The AI Question: Accelerator and Equaliser
No contemporary industry conversation would be complete without addressing artificial intelligence and the panel handled it with welcome nuance.
Oakley described AI as both an accelerator and a source of confusion. It’s becoming remarkably easy to adopt and experiment with, which means businesses will inevitably make mistakes along the way. His advice mirrored his broader philosophy: focus on core competence, collaborate, and proceed thoughtfully.
Tompkins drew a vital distinction. While AI has made software easy to build, infrastructure remains hard. “AI can’t replace the human connection that we build, and it certainly can’t replace infrastructure that you build from trusted partners.” It’s a powerful reminder that in a manufacturing industry, the physical realities of quality, consistency and relationships cannot be shortcut by code.
Sustainability: The New Brand Advocate
Underpinning the entire conversation was an awareness that today’s consumers – and tomorrow’s – are watching how businesses behave. The shift towards full-colour, longer-lasting, higher-quality garments isn’t only about aesthetics; it’s also about reducing waste and creating products that endure.
The message was that sustainability has become a genuine business driver, sitting just behind personalisation in importance to the emerging generation of brand advocates. Businesses don’t need to be perfect, but they do need to be making a visible, documented, honest effort to do the right thing. That effort is increasingly what customers reward.
Key Takeaways and Action Points
For businesses looking to capitalise on the surface effects and embellishment revolution, the panel’s wisdom distils into several clear actions:
- Embrace texture and dimension. Flat prints no longer command premium value. Invest in the capability to deliver puff, layered effects and mixed-technology applications that consumers can feel.
- Choose consumables on longevity, not price. Test for washability, durability and over-embellishment compatibility. Remember that most dissatisfied customers won’t complain – they’ll simply leave.
- Master the whole process. Washability and quality depend on the entire workflow: film, ink, temperature, dwell time and fixation. There are no shortcuts.
- Partner before you purchase. Don’t buy equipment for capabilities you can’t yet justify. Work with trusted specialists and bring production in-house only when volume warrants it.
- Adopt AI thoughtfully and quickly. It’s a powerful equaliser that levels the playing field between large and small operators. Use it to enhance your core competence – but never expect it to replace infrastructure or human relationships.
- Make sustainability visible. You don’t need to be perfect, but you do need to demonstrate genuine, documented effort. The next generation of customers rewards brands that are seen to be doing the right thing.
- Treat collaboration as strategy. In a market moving this fast, no business can know everything. Focus on what you do best and build a network around the rest.
A Word of Thanks
The richness of this discussion was made possible only by the generosity of those who shared their hard-won insight. Our sincere thanks go to Phil Oakley, Jason Tompkins, Marco Pigatto, Niels Rask and Dan Savident for so openly sharing their experience, their candour and their vision for the future of the textile industry.

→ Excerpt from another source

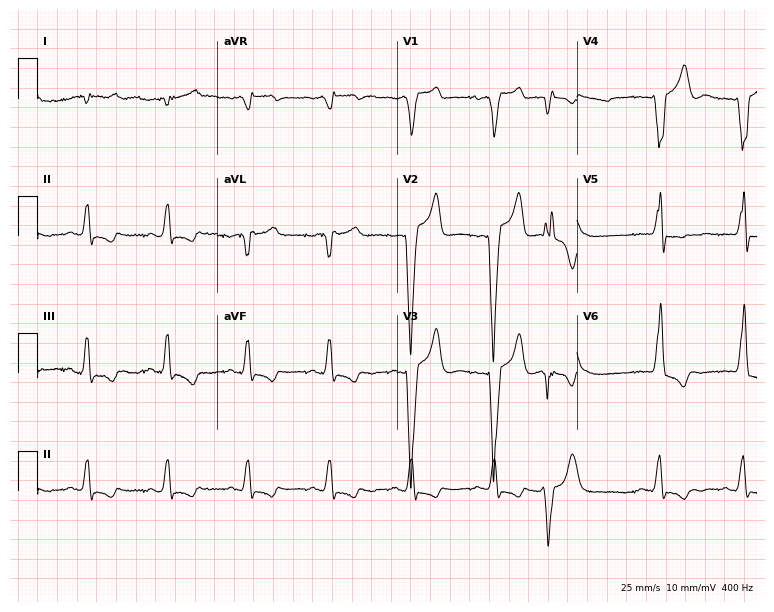
Standard 12-lead ECG recorded from a woman, 72 years old. None of these six findings is recorded: first-degree AV block, right bundle branch block, left bundle branch block, sinus bradycardia, atrial fibrillation, sinus tachycardia.

Their willingness to discuss not only the triumphs but the genuine challenges of this fast-moving sector is precisely the kind of knowledge-sharing that moves the whole industry forward.
The surface, it turns out, is just the beginning. The businesses that thrive will be those that look beneath it – mastering the process, the partnerships and the principles that turn a simple garment into something truly worth wanting.